Step 6: Visualize Poses in NGLview

import nglview as nv
from rdkit import Chem

# Load protein + top pose in Jupyter notebook
view = nv.NGLWidget()
view.add_pdbfile("protein_clean.pdb")

top_sdf  = df_results.loc[df_results.rank == 1, "sdf_file"].iloc[0]
view.add_component(top_sdf)
view.representations = [
    {"type": "cartoon", "params": {"color": "chainindex"}},
    {"type": "ball+stick", "params": {"sele": "ligand"}},
]
print(f"Visualizing top pose: confidence={df_results.confidence.iloc[0]:.3f}")
view

Key Parameters

| Parameter | Default | Range / Options | Effect | |-----------|---------|-----------------|--------| | --inference_steps | 20 | 10–40 | Number of diffusion reverse steps; more steps = slower but more accurate | | --samples_per_complex | 40 | 10–100 | Number of poses sampled; more = better coverage of binding modes | | --batch_size | 10 | 1–32 | GPU batch size; reduce if OOM error | | --no_final_step_noise | off | flag | Removes noise at last diffusion step; improves pose quality | | --actual_steps | equals inference_steps | 1–inference_steps | Steps to actually run (can be fewer than total) | | --save_visualisation | off | flag | Also saves PDB visualization files alongside SDF | | cutoff_angstrom | 4.0 | 3.0–6.0 Å | Distance cutoff for defining binding site residues |

Common Recipes

Recipe: Batch Docking of Multiple Ligands

When to use: Dock a library of analogs to the same protein for SAR analysis.

import pandas as pd
import subprocess

smiles_list = [
    ("compound_1", "CC(C)Cc1ccc(cc1)C(C)C(=O)O"),
    ("compound_2", "CC(C)Cc1ccc(cc1)C(C)C(=O)N"),
    ("compound_3", "CC(C)Cc1ccc(cc1)C(C)C(=O)OC"),
]

results = []
for name, smiles in smiles_list:
    out = f"results/{name}"
    cmd = ["python", "inference.py",
           "--protein_path", "protein_clean.pdb",
           "--ligand", smiles,
           "--out_dir", out,
           "--inference_steps", "20",
           "--samples_per_complex", "20"]
    subprocess.run(cmd, cwd="DiffDock/", capture_output=True)
    # Parse top confidence score
    df_r = parse_diffdock_results(out)
    if not df_r.empty:
        top_conf = df_r.loc[df_r.rank == 1, "confidence"].iloc[0]
        results.append({"name": name, "smiles": smiles, "top_confidence": top_conf})

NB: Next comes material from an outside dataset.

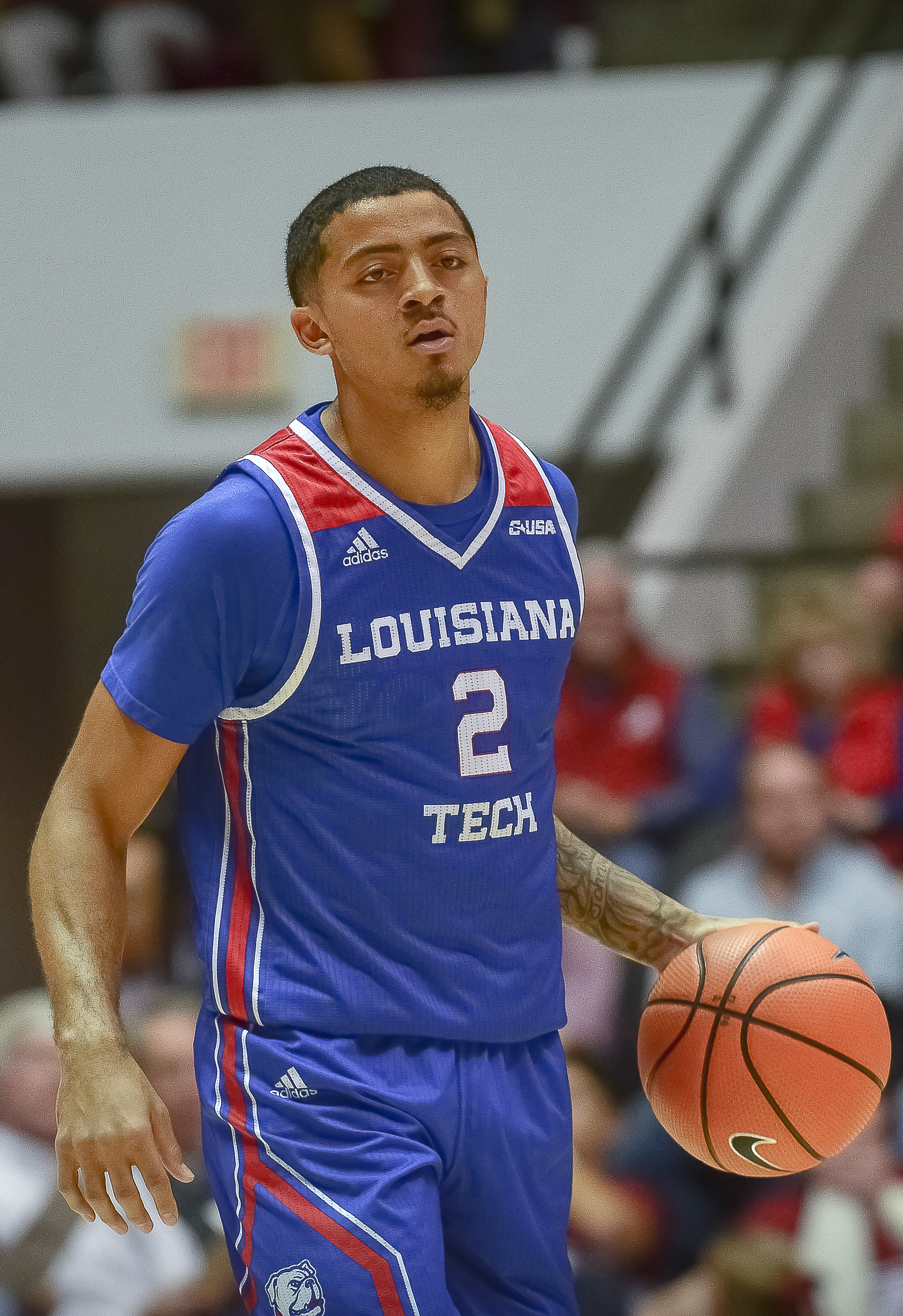 BEN_7496
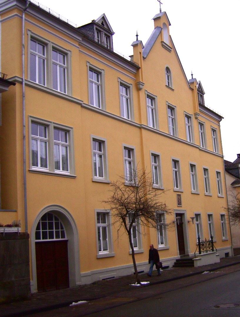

df_batch = pd.DataFrame(results).sort_values("top_confidence", ascending=False)
df_batch.to_csv("batch_docking_results.csv", index=False)
print(df_batch)

Recipe: Filter Poses by Confidence Threshold

When to use: Keep only high-confidence poses for further analysis or visualization.

# Confidence > 0 generally indicates a plausible binding pose
# DiffDock confidence scores: higher = more confident; ~0 is marginal; < -1 is poor
high_conf = df_results[df_results["confidence"] > 0.0]
print(f"High-confidence poses: {len(high_conf)} / {len(df_results)}")
print(high_conf[["rank", "confidence", "sdf_file"]])

Recipe: Convert Top Pose to PDBQT for Rescoring with Vina

When to use: Rescore DiffDock poses with AutoDock Vina's energy function.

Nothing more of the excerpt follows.